Aim of the exercise: Using the entries below, copy exactly each line from the line with "messe aux truffes" up to and including the line with "Czerlejno - zespół", with every picture left out.
━━━ Supplied data ━━━
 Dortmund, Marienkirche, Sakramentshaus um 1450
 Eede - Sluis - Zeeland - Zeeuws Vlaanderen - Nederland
━━━
━━━ Supplied data ━━━
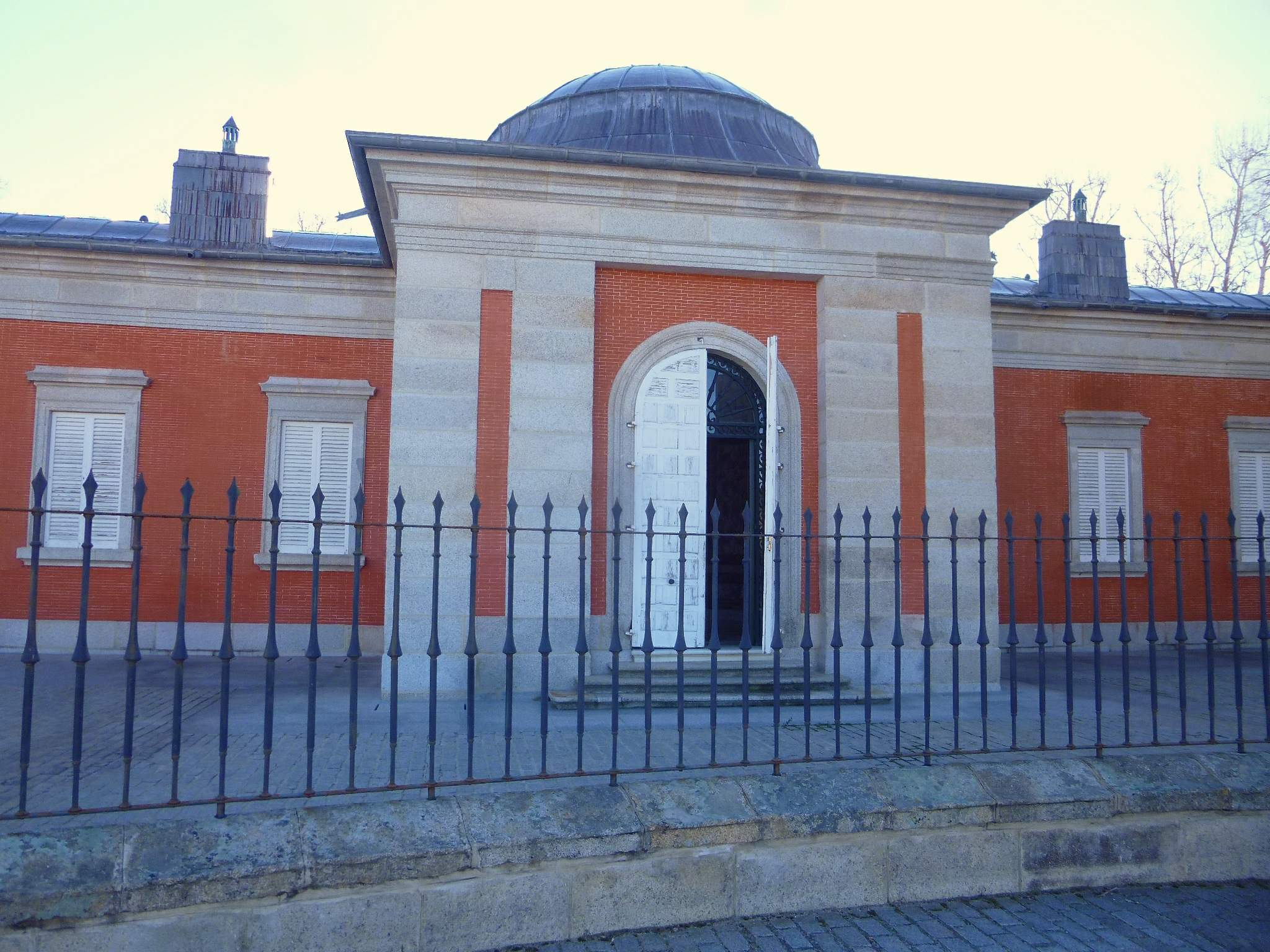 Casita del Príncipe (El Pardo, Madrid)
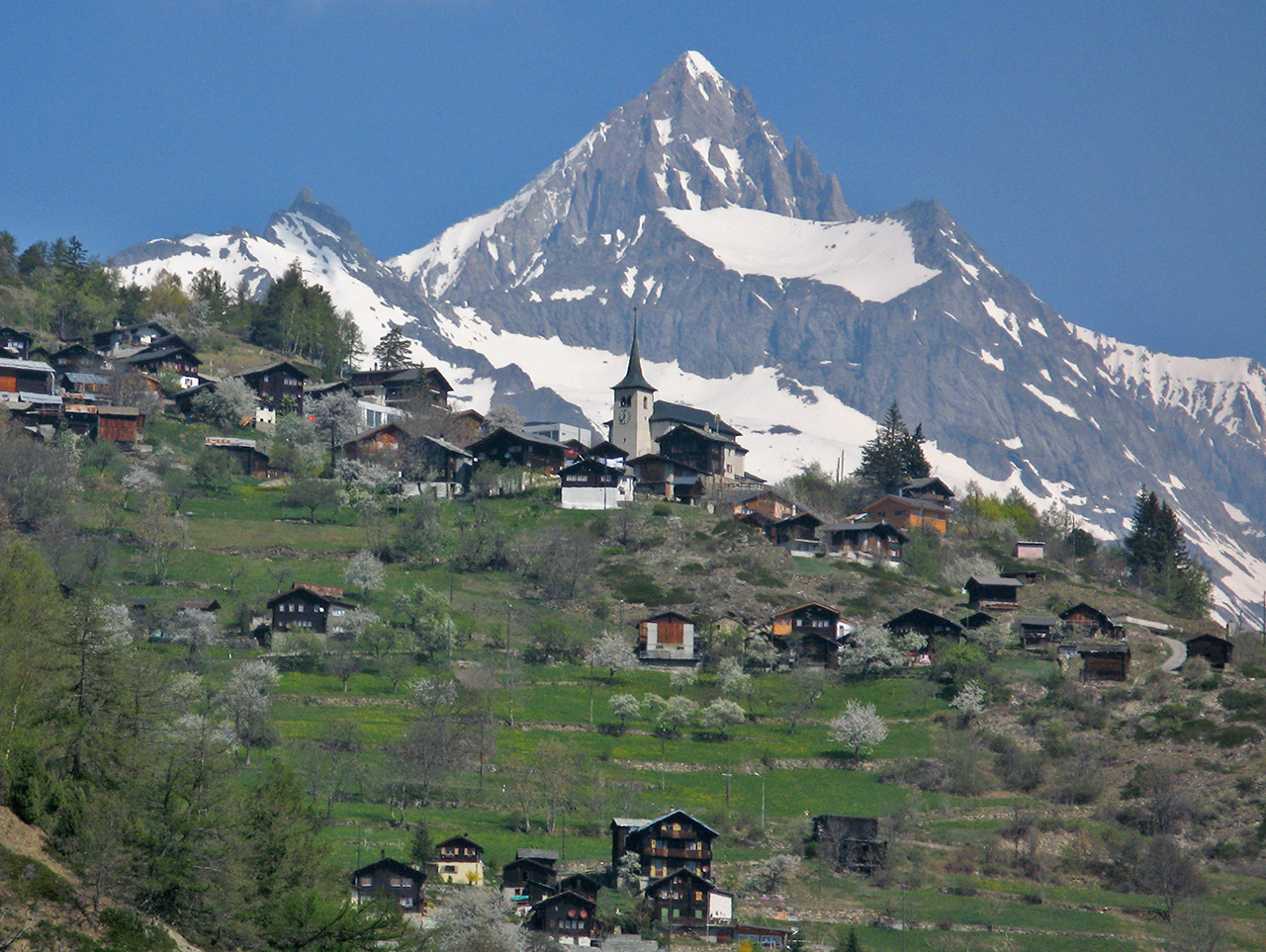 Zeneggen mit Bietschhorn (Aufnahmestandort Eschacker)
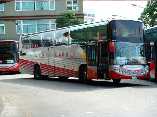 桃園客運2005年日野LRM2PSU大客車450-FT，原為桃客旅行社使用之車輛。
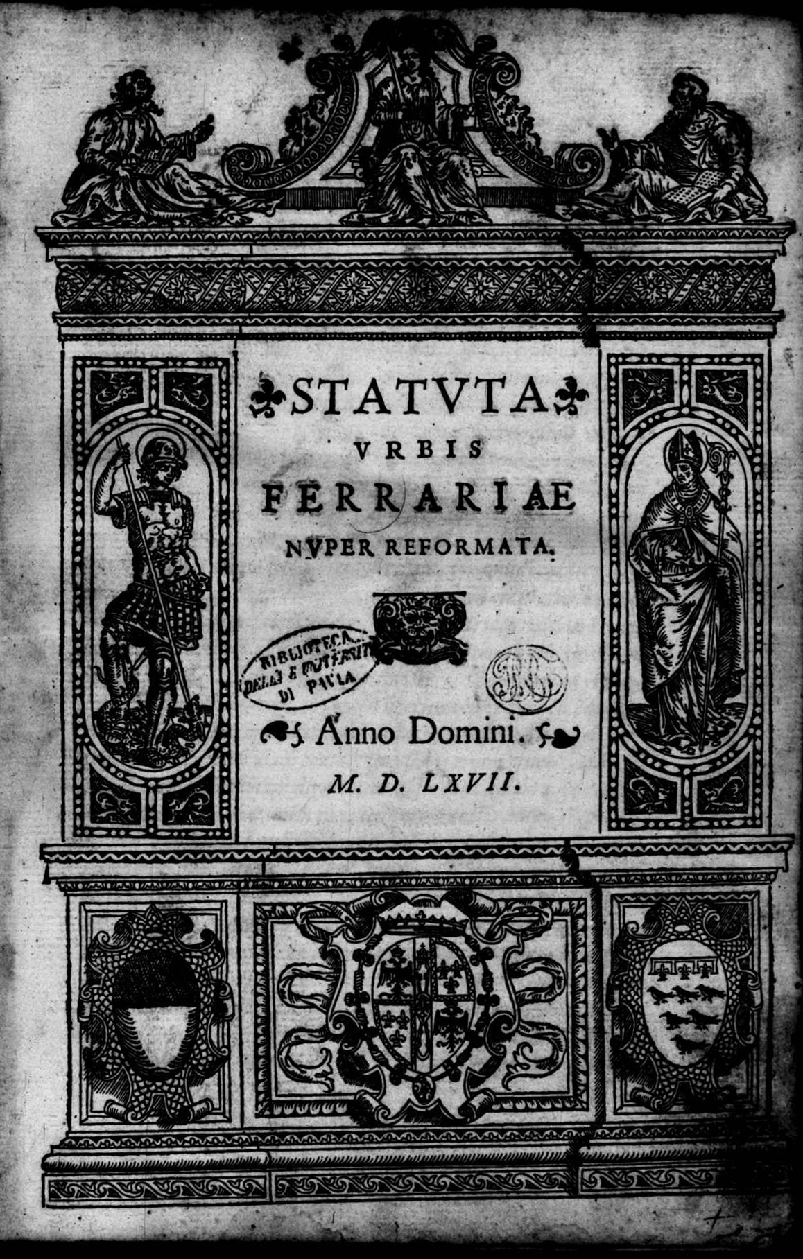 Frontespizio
━━━
━━━ Supplied data ━━━
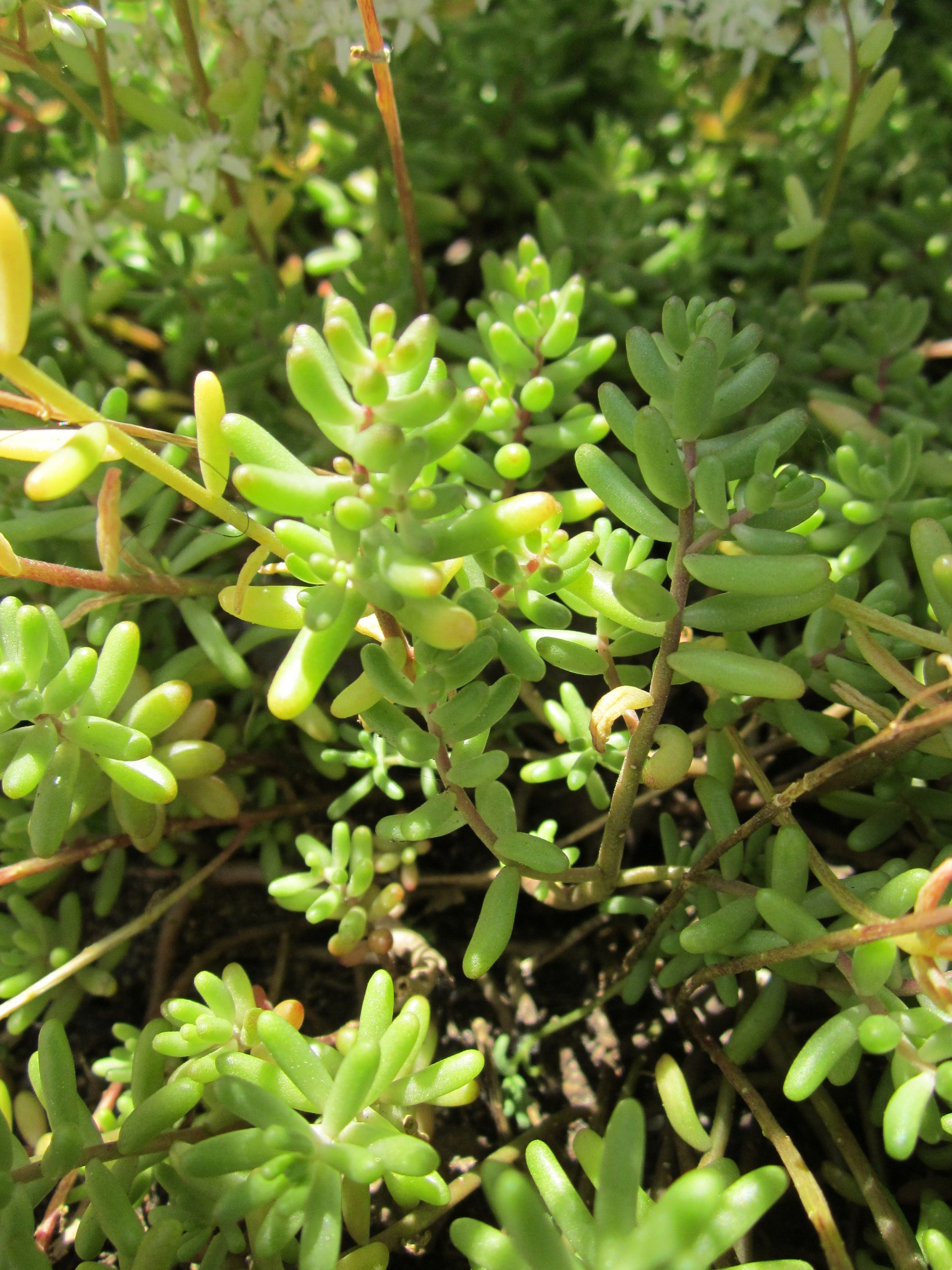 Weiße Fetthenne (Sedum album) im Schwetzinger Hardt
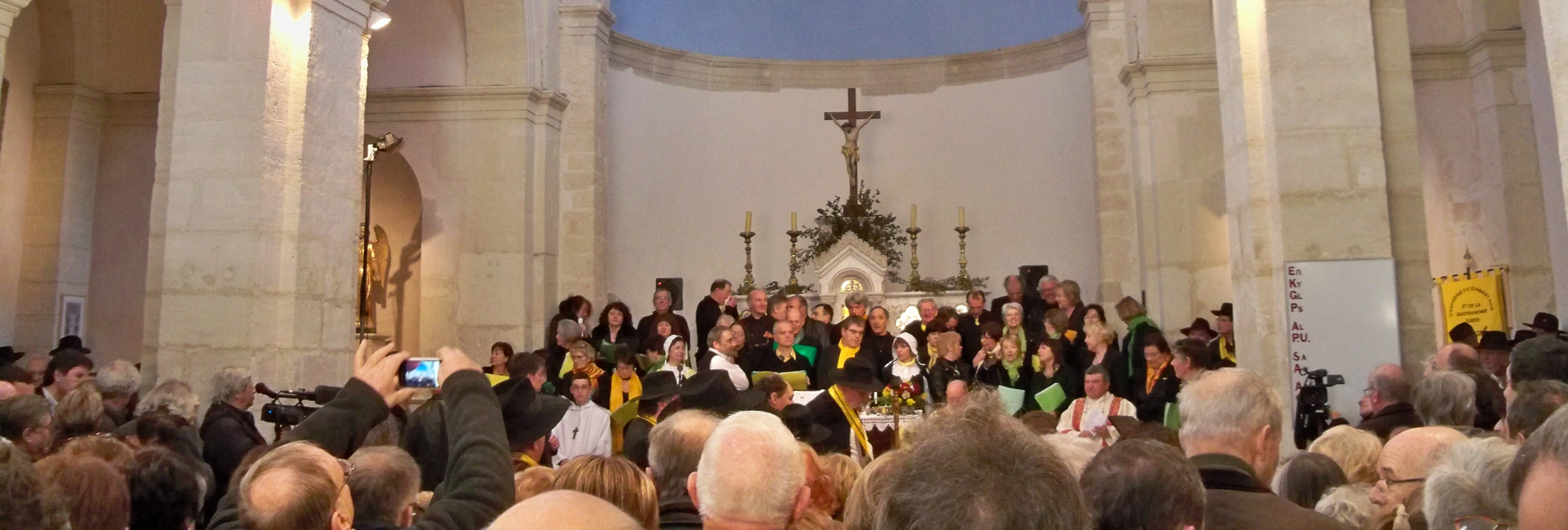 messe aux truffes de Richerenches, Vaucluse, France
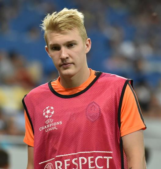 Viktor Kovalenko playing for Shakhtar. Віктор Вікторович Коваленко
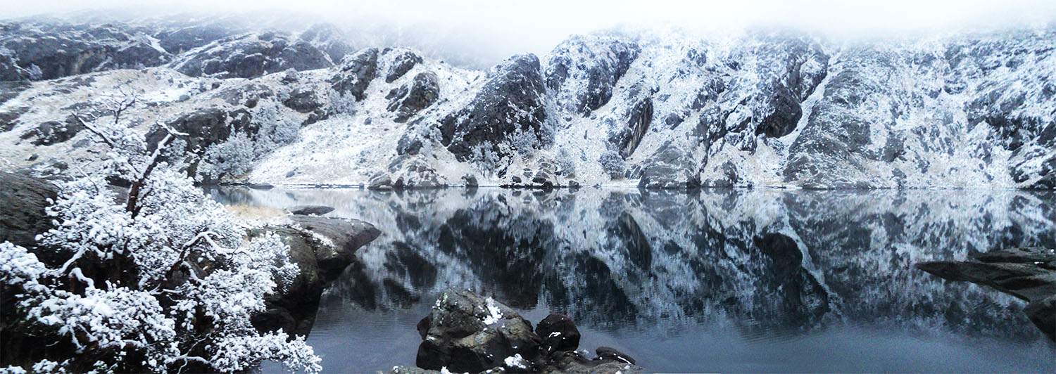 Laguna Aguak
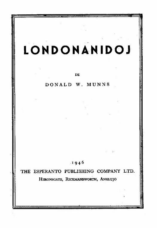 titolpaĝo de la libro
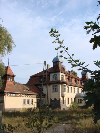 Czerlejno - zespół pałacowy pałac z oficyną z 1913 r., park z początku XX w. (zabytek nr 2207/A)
━━━
Task output:
 messe aux truffes de Richerenches, Vaucluse, France
 Viktor Kovalenko playing for Shakhtar. Віктор Вікторович Коваленко
 Laguna Aguak
 titolpaĝo de la libro
 Czerlejno - zespół pałacowy pałac z oficyną z 1913 r., park z początku XX w. (zabytek nr 2207/A)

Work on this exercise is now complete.